Just wondering, Have any of you....

Janna

New Member
Nope. Never.

I agree with Susie full heartedly, too. If the child's attitude is so severe there is no desire to change, no facility is going to change them.

Sorry.

Janna
 

Martie

Moderator
Sara,

What you did is as close to providing the kind of supervision a good 24/7 placement provides as any parent could. I lived for about 6 weeks as you describe and knew I couldn't do it. I was working and so was husband--with both of us trying to cover all the time for ex-difficult child. We could not do it, continue to live with another child, and keep our jobs. I admire your patience and fortitude.

Martie
 

KFld

New Member
My difficult child had the best results in a state rehab facility. He did relapse in between and went back himself for another 45 days, but I felt the program was the best he had been in and it gave him the tools to go back when he needed too. I really believe in the end though that no program is going to work unless they want it to. It doesn't matter how good, or bad the program, it's the attitude of the individual and if they want it to work.
 
O

OTE

Guest
in my humble opinion they have to want to, they have to have the skills (the point of forcing them into therapy) and they have to know there is no other choice (or the alternative is so awful/ unacceptable to them)... IF what they are doing is controllable. eg no one can control seizures or psychotic episodes. in my humble opinion it is much harder to determine how much of mania, anxiety disorder, depression, etc is controllable.

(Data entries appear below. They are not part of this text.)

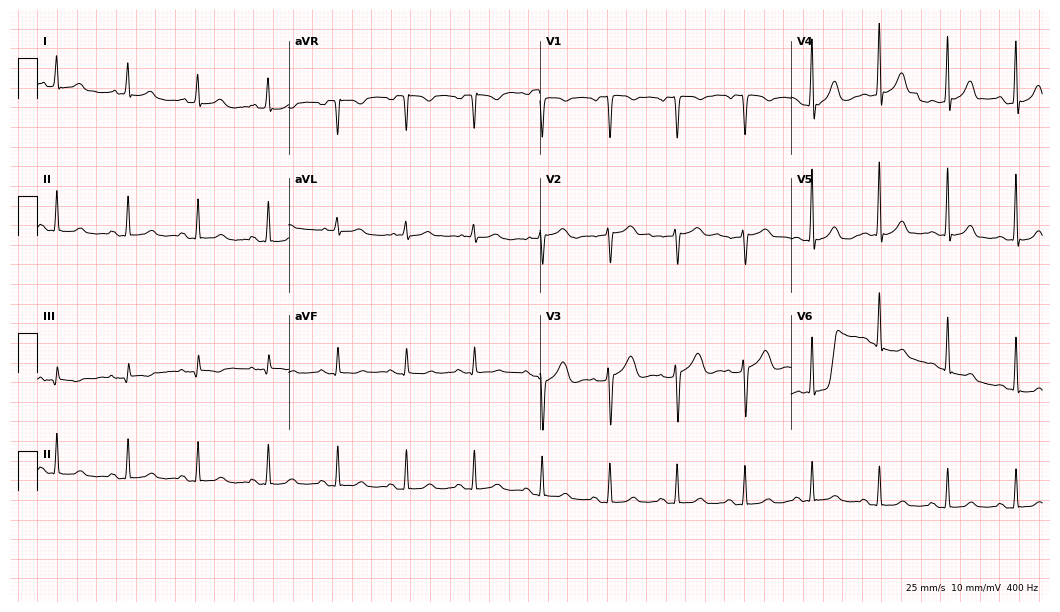
12-lead ECG from a female patient, 41 years old. Labelled as a normal ECG.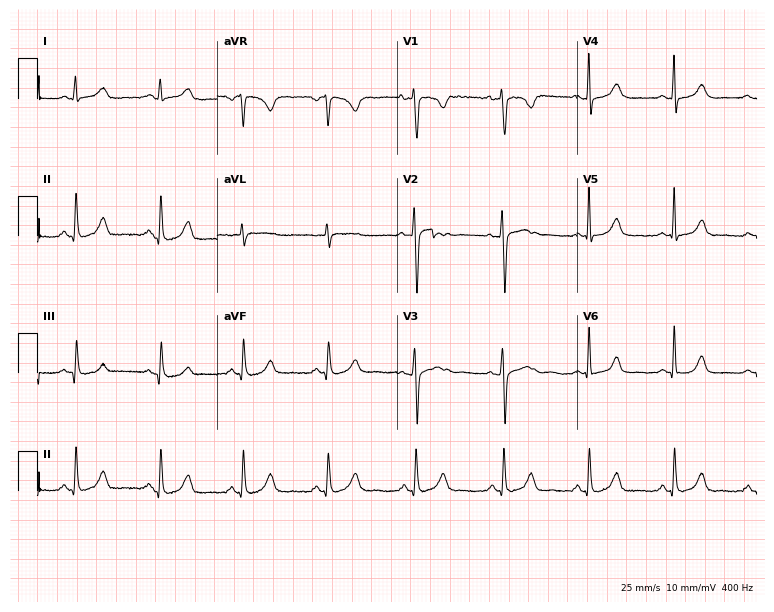
Electrocardiogram, a 27-year-old female patient. Of the six screened findings (first-degree AV block, right bundle branch block, left bundle branch block, sinus bradycardia, atrial fibrillation, sinus tachycardia), none is recorded. Other findings, if any, are not listed.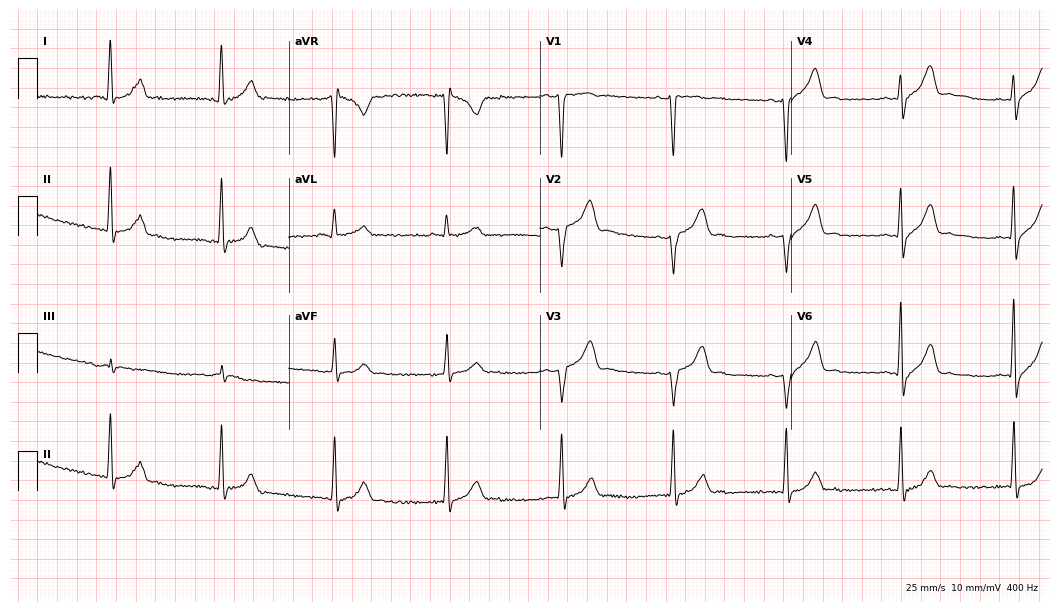
Resting 12-lead electrocardiogram (10.2-second recording at 400 Hz). Patient: a man, 46 years old. None of these six findings is recorded: first-degree AV block, right bundle branch block, left bundle branch block, sinus bradycardia, atrial fibrillation, sinus tachycardia. Findings outside these six are not listed.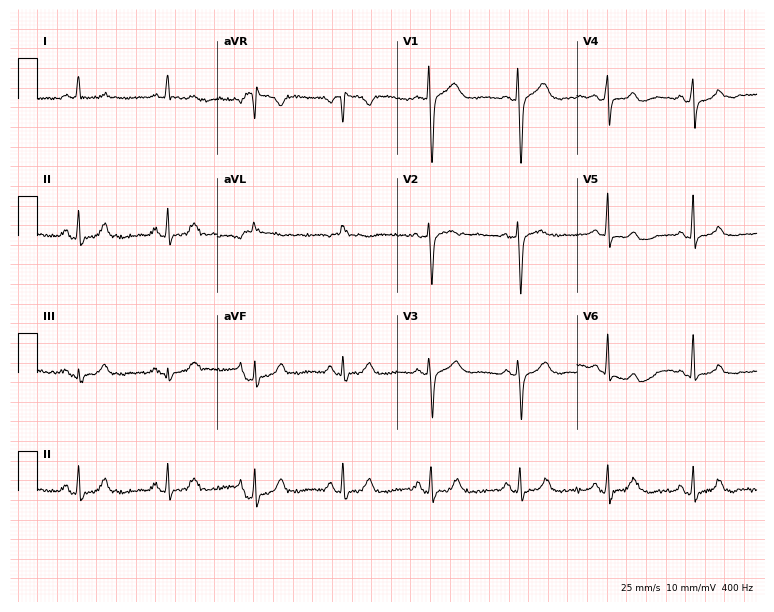
Electrocardiogram (7.3-second recording at 400 Hz), an 81-year-old female. Overall reading on record: normal ECG.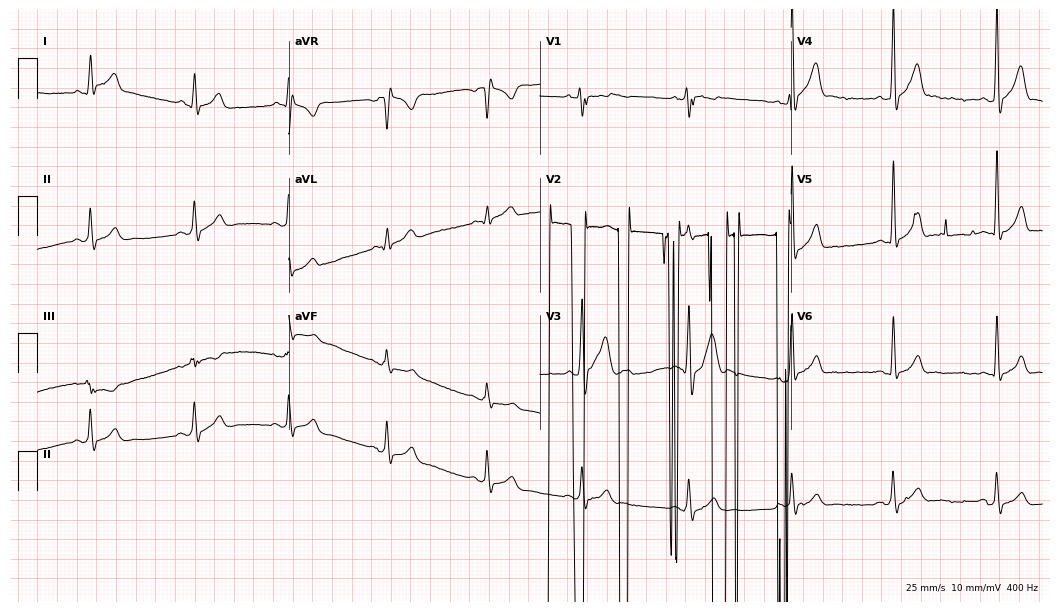
Resting 12-lead electrocardiogram. Patient: a man, 24 years old. None of these six findings is recorded: first-degree AV block, right bundle branch block, left bundle branch block, sinus bradycardia, atrial fibrillation, sinus tachycardia.

Yes, mental illness is documented pretty much back as far as it could be. But then, so was suicide and the other tragedies resulting from it. We have options to try today. But where the behavior is controllable vs not controllable is my concern.
 

Martie

Moderator
I think this is a fine line. Ex-difficult child did not WANT to go to egbs. Why should he have desired Tx? It was definitely all our fault--he believed that and his Goth crowd reinforced it...

However, he was 14 and I could force him to be there. They could (gently) make him uncomfortable if he didn't participate. After a while, he began to feel better (depression lifted) and he thought it was for the best to be there and try to get his life together. He also knew it was a set program that he would leave upon completion--not an open ended "sentence"--so he had a target to work toward. At the beginning, I was afraid he would be kicked out as too severe, but after about 6 months, I knew it would work well enough that he would complete the program.

So in my opinion, the child has to try, but parents sometimes have to force the opp'thank you for Tx.

The younger the child, the better compelling Tx works which is why I think ex-difficult child's outcome was better than some of his peer group at egbs who were 16 or 17 at entry.